There are two statements in this text, which deserve attention. First, the US ambassador does not ask whether or not Der Spiegel violated journalistic standards. He asserts it as a fact. Since when is the US embassy authorized to judge the behavior of individual journalists or magazines?

Second, the ambassador says that some organization should tell Der Spiegel how exactly they have to reform their internal processes. In other words, how Der Spiegel can self-censor itself better. Wouldn’t that be a violation of freedom of press, one of the fundamental pillars of democracy?

But wait, there is more. At the end of the letter (PDF) we read:

The fundamental question is how such blatant anti-Americanism could be published without an editor questioning its accuracy and how much untold damage has been done by seven years of unchecked writing.

What struck me most was that the ambassador didn’t target a single publication or articles by a single journalist. What the ambassador is not content with, is the way Der Spiegel wrote about the US during the last seven years (2011–2018). He wants Der Spiegel to be more US-friendly, or else…

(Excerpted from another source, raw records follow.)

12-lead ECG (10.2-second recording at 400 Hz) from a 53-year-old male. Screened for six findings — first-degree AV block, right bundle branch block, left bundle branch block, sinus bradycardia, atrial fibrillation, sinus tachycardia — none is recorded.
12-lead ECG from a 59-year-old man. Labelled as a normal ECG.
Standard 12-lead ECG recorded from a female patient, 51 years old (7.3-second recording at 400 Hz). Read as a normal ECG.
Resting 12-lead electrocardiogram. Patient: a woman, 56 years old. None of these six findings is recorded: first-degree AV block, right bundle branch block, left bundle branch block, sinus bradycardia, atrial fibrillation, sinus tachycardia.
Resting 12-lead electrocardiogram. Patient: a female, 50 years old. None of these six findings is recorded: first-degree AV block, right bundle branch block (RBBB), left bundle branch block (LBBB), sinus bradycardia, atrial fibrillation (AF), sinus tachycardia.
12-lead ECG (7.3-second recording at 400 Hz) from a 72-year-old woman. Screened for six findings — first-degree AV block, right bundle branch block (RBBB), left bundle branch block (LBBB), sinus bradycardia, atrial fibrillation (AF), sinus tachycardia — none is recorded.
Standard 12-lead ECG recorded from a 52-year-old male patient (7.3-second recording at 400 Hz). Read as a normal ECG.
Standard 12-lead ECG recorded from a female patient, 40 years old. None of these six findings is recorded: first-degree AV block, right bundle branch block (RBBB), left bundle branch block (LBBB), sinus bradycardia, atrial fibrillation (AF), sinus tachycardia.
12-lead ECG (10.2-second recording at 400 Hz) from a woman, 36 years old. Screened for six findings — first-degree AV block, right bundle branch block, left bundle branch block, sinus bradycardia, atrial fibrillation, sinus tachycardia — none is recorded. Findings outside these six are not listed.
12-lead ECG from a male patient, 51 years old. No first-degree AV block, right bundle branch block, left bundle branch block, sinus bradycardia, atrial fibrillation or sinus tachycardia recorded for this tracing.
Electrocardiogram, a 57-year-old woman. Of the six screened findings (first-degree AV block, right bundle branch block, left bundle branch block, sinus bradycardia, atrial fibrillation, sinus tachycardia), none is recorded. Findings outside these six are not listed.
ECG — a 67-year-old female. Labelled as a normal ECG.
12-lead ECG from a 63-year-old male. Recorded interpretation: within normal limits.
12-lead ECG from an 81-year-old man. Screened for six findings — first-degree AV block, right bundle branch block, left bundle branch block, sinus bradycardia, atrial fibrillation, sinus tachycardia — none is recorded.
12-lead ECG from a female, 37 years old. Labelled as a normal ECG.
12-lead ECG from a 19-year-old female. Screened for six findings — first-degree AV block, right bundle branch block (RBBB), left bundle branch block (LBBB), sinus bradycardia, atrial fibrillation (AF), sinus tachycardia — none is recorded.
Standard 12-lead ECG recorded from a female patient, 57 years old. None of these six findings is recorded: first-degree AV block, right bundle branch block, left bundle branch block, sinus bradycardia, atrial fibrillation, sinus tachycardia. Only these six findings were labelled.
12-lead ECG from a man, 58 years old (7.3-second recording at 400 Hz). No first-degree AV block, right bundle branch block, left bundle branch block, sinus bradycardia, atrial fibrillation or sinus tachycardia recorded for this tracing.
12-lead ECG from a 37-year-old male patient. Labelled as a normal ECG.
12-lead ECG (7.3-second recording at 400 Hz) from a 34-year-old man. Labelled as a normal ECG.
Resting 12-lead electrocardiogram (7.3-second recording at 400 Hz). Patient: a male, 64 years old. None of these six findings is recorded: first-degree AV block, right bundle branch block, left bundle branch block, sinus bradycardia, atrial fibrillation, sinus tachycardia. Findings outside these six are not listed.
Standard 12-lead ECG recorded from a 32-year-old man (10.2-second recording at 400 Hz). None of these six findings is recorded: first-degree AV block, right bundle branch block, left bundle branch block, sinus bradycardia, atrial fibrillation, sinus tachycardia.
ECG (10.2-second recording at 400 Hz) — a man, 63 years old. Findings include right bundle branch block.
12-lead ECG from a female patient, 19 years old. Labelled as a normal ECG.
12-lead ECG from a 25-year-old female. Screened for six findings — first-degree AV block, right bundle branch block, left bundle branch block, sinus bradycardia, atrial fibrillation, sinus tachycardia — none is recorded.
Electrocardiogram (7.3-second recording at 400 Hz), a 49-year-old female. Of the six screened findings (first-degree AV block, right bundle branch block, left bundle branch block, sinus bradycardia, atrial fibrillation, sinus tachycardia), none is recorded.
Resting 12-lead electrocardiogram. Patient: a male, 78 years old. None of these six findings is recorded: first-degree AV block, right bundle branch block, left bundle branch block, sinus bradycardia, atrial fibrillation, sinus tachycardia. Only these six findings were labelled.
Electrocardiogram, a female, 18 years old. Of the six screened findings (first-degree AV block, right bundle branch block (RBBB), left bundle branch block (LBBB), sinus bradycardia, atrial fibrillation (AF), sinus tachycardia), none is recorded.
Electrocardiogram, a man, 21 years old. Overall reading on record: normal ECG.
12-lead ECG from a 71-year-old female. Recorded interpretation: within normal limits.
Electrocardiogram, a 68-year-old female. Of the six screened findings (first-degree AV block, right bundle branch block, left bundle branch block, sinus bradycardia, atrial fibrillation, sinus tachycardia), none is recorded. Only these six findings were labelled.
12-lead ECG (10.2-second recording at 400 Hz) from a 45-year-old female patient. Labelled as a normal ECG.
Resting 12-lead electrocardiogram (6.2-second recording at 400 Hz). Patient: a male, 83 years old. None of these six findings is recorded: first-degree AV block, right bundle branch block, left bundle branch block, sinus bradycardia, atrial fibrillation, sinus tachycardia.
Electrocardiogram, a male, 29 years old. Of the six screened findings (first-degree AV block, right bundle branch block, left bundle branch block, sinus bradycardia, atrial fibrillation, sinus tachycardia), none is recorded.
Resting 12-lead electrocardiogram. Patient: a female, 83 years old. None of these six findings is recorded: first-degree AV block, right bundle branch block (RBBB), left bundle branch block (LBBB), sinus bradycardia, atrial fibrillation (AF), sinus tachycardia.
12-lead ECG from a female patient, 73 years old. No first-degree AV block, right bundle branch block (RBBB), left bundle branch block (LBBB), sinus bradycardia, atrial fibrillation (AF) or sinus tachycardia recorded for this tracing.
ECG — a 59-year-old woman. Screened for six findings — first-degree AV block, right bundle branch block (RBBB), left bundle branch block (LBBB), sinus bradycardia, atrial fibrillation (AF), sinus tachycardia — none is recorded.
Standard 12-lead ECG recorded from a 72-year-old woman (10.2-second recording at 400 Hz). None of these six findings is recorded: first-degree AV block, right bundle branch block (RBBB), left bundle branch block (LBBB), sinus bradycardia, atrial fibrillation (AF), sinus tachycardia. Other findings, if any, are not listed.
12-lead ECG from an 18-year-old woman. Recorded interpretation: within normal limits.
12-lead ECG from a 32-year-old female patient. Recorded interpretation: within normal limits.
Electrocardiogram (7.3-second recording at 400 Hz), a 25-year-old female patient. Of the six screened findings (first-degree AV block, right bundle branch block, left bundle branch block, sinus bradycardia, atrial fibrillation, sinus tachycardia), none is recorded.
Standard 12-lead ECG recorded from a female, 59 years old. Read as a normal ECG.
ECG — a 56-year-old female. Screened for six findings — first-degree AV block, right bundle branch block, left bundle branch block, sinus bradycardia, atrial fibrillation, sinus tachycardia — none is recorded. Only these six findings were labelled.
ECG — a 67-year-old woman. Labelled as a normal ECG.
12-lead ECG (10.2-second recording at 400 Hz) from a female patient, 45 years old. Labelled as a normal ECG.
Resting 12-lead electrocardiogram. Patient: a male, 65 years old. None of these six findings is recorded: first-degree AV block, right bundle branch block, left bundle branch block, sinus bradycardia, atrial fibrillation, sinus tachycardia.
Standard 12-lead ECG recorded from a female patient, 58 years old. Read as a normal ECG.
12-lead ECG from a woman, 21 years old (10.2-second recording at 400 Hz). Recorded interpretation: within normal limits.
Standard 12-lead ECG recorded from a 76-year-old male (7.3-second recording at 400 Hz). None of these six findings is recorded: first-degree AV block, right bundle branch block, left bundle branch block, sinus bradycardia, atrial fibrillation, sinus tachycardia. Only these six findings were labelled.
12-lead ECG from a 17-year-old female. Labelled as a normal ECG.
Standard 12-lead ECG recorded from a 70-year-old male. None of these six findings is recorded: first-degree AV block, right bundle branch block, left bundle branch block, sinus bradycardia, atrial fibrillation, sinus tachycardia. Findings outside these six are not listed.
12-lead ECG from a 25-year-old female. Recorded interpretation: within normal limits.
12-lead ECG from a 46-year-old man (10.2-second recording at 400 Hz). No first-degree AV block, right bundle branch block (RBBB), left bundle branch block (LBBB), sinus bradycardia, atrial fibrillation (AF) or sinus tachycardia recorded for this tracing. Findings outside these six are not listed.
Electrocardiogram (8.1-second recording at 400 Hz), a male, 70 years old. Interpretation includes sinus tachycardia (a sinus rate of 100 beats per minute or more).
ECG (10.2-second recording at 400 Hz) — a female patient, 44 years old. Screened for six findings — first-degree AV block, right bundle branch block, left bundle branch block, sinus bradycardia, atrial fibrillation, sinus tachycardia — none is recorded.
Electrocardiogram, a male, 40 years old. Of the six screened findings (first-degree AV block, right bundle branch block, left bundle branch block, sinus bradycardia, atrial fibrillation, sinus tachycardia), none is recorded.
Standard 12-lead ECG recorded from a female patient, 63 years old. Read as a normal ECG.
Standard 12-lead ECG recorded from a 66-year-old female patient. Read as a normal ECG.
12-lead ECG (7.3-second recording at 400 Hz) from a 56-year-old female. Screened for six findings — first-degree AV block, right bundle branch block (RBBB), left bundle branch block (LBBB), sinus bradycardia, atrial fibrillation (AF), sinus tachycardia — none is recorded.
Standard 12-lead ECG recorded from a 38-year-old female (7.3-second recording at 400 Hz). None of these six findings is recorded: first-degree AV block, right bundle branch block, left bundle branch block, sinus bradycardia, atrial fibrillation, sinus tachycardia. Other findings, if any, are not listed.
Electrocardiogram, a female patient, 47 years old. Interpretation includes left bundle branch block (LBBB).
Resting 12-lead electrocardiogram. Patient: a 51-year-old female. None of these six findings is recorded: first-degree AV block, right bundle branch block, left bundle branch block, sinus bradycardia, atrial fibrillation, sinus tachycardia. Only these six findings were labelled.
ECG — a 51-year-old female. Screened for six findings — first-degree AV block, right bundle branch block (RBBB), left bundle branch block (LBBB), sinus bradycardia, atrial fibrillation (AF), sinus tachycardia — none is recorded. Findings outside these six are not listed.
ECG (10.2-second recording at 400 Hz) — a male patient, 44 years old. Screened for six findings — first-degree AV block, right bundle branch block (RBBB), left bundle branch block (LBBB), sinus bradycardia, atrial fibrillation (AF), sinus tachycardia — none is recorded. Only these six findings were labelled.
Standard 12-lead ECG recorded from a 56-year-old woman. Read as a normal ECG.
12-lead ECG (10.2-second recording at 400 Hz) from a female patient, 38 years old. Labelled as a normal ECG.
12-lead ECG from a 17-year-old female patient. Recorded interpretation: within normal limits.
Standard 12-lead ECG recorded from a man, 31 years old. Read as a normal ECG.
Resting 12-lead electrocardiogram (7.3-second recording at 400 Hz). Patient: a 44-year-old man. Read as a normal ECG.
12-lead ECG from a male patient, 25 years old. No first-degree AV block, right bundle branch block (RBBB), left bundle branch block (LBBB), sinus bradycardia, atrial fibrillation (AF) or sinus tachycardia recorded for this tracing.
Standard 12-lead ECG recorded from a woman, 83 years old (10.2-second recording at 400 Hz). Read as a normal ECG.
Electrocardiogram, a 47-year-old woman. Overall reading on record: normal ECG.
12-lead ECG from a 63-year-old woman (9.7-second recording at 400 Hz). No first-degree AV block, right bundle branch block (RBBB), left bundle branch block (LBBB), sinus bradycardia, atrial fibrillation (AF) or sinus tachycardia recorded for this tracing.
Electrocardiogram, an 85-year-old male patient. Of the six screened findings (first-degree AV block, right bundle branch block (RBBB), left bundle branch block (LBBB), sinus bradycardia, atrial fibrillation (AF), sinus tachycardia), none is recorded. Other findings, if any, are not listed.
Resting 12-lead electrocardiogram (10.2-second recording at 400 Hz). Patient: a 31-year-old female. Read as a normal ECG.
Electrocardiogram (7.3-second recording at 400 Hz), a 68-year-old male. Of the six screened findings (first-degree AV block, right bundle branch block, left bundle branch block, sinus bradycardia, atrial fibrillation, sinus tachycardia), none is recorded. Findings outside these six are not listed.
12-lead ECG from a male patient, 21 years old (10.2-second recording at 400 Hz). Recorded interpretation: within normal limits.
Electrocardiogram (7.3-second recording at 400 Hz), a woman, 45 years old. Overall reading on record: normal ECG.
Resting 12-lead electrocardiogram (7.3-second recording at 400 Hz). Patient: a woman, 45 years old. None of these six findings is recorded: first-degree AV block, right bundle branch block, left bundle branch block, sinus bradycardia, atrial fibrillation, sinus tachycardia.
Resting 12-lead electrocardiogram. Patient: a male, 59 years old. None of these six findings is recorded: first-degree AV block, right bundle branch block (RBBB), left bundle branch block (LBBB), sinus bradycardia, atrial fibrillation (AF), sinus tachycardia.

Also, he writes like anti-Americanism is a crime. You know what? If you are rational, you are bound to be anti-American. There are many reasons for a sane person to hate the US. One of them is that the US has always been destabilizing the world by meddling in other countries’ internal affairs (before and after the Cold War, so fighting against the fictitious Russian threat is not an excuse), hence making it more dangerous for all people.

Now the culture in the US has fallen so low that an official representative of the American state publicly requests a magazine in a foreign country (which is, by the way, an ally of the US) to either say what the American state wants or shut up. Can you be not anti-American as a result of this?